It's a question Liuba Grechen Shirley says she repeatedly got when she ran for a New York congressional seat in 2018. At the time, she was a mother of two young children.

"Men don't get asked that question. Men are praised if they bring their children with them," Grechen Shirley said. "But when a woman shows up with her child, she's immediately looked at as somebody who is not fully dedicated to the cause, and who does not have the time to run."

She lost in the general election to Peter King in 2018, but found a new mission. In the years since that race, Grechen Shirley created Vote Mama Foundation and the Vote Mama PAC, organizations dedicated to getting mothers, specifically Democrats, elected to public office.
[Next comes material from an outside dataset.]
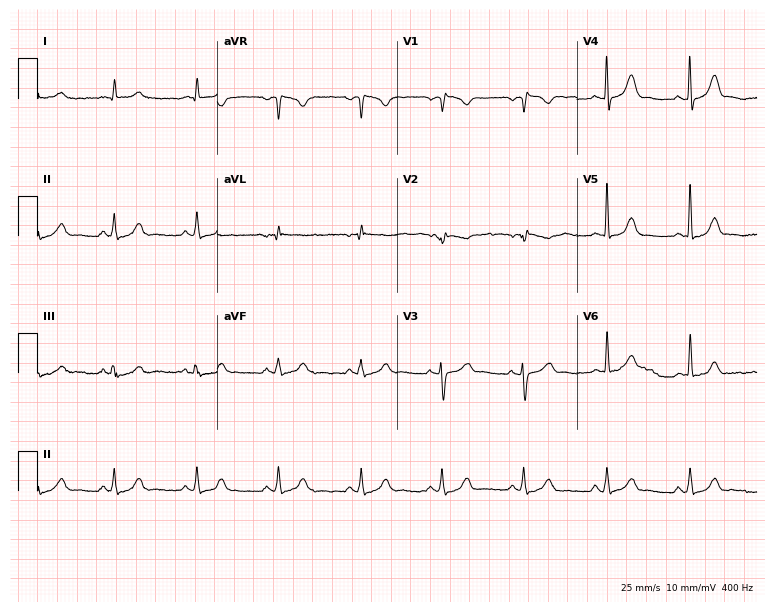
Resting 12-lead electrocardiogram. Patient: a 44-year-old female. None of these six findings is recorded: first-degree AV block, right bundle branch block, left bundle branch block, sinus bradycardia, atrial fibrillation, sinus tachycardia. Findings outside these six are not listed.
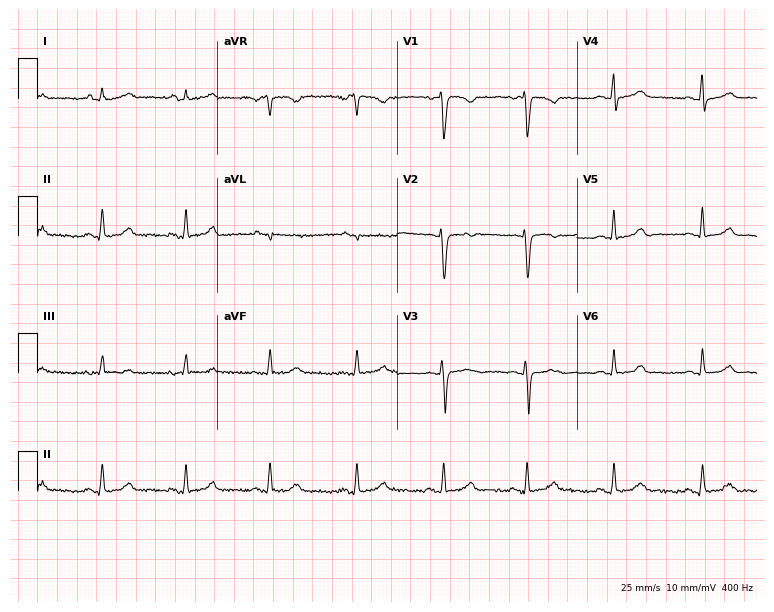
12-lead ECG from a woman, 24 years old. Recorded interpretation: within normal limits.

"It's critical that we are also teaching our children that running for office is just what moms do, that they should be civically engaged, that it's fun, and that it's easy," Grechen Shirley said.

It's a message that's hard to get into the minds of women even now in 2022. This year, there are a record number of women who are nominees in races for governor and state legislatures, according to the Center for American Women and Politics at Rutgers University.

Women — even more so those with young children — are still in the minority, Vote Mama's research shows. This is despite the proven political power of mothers, University of Virginia a politics professor Jennifer Lawless said.

Only 5.3% of all state legislators across the country are women with children under the age of 18 at home, according to Vote Mama. And only 7% of members of Congress are moms of minor children. In comparison, nearly 18% of people in the U.S. are mothers with kids under 18.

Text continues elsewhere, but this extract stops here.